As shown in fig. 6, 7 and 8, the function of the length measuring device 20 is to measure the relative distance between the flange faces of the two pipes. The length measuring device 20 comprises a length measuring bin 21, a wire collecting device 22, a stainless steel measuring wheel 23 and a flange lengthening seat 24, and the length measuring device 20 and the angle measuring device 10 are fixed into a whole through the flange lengthening seat 24 to form a first instrument assembly; the stainless steel measuring wheel 23 is fixed on the flange lengthening seat 24 through a bearing seat 25, the length measuring bin 21 is arranged on the side surface of the stainless steel measuring wheel 23, the wire collecting device 22 is arranged at the rear end of the stainless steel measuring wheel 23, the front end of a stainless steel rotating shaft 231 of the stainless steel measuring wheel 23 is provided with a length measuring magnetic induction source 26, two sides of the bearing seat 25 are respectively provided with a guide assembly 27, corresponding positions on the guide assemblies 27 are respectively provided with a guide wheel 271 and a top wire roller 272, a measuring steel wire rope is led out from the wire collecting wheel 221 of the wire collecting device 22, passes through the guide assembly 27 on one side downwards to drive the lower half part of the stainless steel measuring wheel 23, and then upwards passes through the upper part of the guide assembly 27 on the other side to penetrate out; a length measurement control system is also provided in the length measurement bin 21, which senses the angular change of the length measurement magnetic induction source 26.

The stainless steel measuring wheel 23 rotates to drive the stainless steel rotating shaft 231 connected with the stainless steel measuring wheel 23, so that the length measuring magnetic induction source 26 fixed in the groove at the front end of the stainless steel rotating shaft 231 and the stainless steel measuring wheel 23 coaxially rotate. The stainless steel rotating shaft 231 is fixed between the bearing seat 25 and the length measuring bin 21, so that the rotation flexibility and stability of the stainless steel measuring wheel 23 are ensured.

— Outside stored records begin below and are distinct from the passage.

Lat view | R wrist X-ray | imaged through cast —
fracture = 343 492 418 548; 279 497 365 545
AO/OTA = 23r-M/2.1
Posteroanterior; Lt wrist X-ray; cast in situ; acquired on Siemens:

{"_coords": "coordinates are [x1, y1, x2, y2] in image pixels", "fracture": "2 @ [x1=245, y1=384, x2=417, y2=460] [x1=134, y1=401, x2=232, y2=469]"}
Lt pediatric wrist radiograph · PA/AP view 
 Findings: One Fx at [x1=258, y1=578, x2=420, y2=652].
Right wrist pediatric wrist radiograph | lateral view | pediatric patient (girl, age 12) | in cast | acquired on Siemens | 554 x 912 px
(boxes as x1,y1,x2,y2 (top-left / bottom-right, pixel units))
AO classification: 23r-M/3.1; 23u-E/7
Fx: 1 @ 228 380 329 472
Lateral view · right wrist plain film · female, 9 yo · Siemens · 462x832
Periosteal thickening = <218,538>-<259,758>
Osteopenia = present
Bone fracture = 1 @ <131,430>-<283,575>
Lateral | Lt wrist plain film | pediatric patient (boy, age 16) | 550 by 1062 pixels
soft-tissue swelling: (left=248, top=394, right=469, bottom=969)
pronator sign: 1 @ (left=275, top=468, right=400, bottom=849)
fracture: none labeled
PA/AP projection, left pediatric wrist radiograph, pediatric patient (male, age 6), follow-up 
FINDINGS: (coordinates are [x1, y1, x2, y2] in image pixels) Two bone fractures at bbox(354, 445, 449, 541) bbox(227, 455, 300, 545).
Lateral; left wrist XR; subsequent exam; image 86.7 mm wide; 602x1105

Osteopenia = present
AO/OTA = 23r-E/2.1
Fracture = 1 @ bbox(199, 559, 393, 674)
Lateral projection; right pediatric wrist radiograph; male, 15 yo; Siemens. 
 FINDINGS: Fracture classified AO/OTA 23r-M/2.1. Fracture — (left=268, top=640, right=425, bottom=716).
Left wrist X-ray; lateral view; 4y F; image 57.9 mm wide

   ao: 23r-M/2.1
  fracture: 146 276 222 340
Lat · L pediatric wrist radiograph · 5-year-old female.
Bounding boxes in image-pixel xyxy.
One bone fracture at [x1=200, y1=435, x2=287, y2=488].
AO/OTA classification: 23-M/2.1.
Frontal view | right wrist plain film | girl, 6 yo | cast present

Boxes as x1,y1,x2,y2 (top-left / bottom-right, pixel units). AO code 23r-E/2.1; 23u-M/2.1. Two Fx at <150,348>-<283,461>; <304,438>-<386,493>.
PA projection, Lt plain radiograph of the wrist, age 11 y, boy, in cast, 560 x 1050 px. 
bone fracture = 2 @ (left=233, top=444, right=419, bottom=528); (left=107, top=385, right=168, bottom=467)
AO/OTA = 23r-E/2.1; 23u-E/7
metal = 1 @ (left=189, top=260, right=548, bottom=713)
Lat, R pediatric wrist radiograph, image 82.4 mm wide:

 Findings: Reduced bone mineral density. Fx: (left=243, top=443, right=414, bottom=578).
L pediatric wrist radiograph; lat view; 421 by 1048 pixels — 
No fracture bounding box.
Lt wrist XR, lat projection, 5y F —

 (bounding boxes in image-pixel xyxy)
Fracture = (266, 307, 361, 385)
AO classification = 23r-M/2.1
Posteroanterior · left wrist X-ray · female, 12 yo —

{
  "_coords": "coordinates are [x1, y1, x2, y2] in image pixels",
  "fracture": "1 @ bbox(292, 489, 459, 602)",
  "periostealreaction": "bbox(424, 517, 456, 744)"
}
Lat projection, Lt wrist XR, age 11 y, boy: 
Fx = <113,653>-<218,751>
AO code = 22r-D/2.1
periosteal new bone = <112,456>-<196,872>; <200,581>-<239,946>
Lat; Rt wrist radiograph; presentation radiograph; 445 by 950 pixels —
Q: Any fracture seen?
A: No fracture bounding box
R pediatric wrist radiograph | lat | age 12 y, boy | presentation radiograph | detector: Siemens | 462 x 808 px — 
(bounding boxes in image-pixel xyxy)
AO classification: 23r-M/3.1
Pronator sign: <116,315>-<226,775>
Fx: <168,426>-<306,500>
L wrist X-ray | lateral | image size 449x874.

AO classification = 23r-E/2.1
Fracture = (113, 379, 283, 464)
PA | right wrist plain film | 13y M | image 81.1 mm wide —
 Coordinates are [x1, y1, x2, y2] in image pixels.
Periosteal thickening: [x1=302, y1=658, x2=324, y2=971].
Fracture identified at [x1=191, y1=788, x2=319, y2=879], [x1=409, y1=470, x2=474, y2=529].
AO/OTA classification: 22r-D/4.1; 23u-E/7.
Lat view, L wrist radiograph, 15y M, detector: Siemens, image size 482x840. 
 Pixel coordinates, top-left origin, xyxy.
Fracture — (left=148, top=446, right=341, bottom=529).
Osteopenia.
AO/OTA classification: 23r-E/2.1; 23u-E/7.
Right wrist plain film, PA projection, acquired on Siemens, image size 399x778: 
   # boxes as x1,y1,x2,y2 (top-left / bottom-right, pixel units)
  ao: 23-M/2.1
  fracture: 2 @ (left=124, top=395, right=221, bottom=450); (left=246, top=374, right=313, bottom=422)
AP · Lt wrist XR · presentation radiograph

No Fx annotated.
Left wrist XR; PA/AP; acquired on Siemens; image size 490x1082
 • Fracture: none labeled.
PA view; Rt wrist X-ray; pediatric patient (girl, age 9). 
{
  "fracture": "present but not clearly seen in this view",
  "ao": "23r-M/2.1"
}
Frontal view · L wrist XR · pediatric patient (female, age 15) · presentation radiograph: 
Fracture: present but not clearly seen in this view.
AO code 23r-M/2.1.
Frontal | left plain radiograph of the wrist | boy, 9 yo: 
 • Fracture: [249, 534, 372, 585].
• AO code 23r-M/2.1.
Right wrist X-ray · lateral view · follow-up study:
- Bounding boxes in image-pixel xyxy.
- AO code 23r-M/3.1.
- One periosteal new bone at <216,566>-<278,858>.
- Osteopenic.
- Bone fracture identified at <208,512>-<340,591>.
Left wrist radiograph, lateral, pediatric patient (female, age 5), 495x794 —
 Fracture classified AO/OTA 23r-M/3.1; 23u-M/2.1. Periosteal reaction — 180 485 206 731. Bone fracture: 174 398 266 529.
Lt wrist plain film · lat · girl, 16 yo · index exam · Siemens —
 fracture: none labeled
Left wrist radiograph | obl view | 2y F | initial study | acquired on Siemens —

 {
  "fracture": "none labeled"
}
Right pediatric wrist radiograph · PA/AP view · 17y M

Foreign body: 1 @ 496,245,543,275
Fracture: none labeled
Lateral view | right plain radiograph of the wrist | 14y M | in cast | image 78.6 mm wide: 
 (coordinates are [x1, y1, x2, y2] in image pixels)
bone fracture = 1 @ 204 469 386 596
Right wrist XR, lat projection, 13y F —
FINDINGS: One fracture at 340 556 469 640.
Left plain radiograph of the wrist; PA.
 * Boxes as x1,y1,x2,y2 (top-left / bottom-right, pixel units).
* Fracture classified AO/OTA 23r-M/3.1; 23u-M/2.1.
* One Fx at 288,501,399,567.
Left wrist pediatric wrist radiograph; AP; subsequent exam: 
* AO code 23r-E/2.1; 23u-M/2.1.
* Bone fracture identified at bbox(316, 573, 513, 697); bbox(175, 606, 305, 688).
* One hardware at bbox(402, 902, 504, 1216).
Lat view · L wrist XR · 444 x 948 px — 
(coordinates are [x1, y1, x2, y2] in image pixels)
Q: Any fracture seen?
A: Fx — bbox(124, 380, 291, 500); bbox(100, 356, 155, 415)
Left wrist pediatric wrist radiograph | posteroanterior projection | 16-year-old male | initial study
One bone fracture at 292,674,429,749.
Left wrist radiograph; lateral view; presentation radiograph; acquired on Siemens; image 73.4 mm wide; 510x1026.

In order to avoid locking of the stainless steel measuring wheel 23 when the wire winding device 22 tightens up the wire rope, the wire rope only drives the lower half part of the stainless steel measuring wheel 23; in addition, the guide wheel 271 and the top line roller 272 are respectively arranged at corresponding positions on the guide assembly 27, so that the steel wire rope is tightly attached to the stainless steel measuring wheel 23, and the measuring result error caused by slipping generated when the friction force between the underwater working steel wire rope and the stainless steel measuring wheel 23 is reduced is avoided.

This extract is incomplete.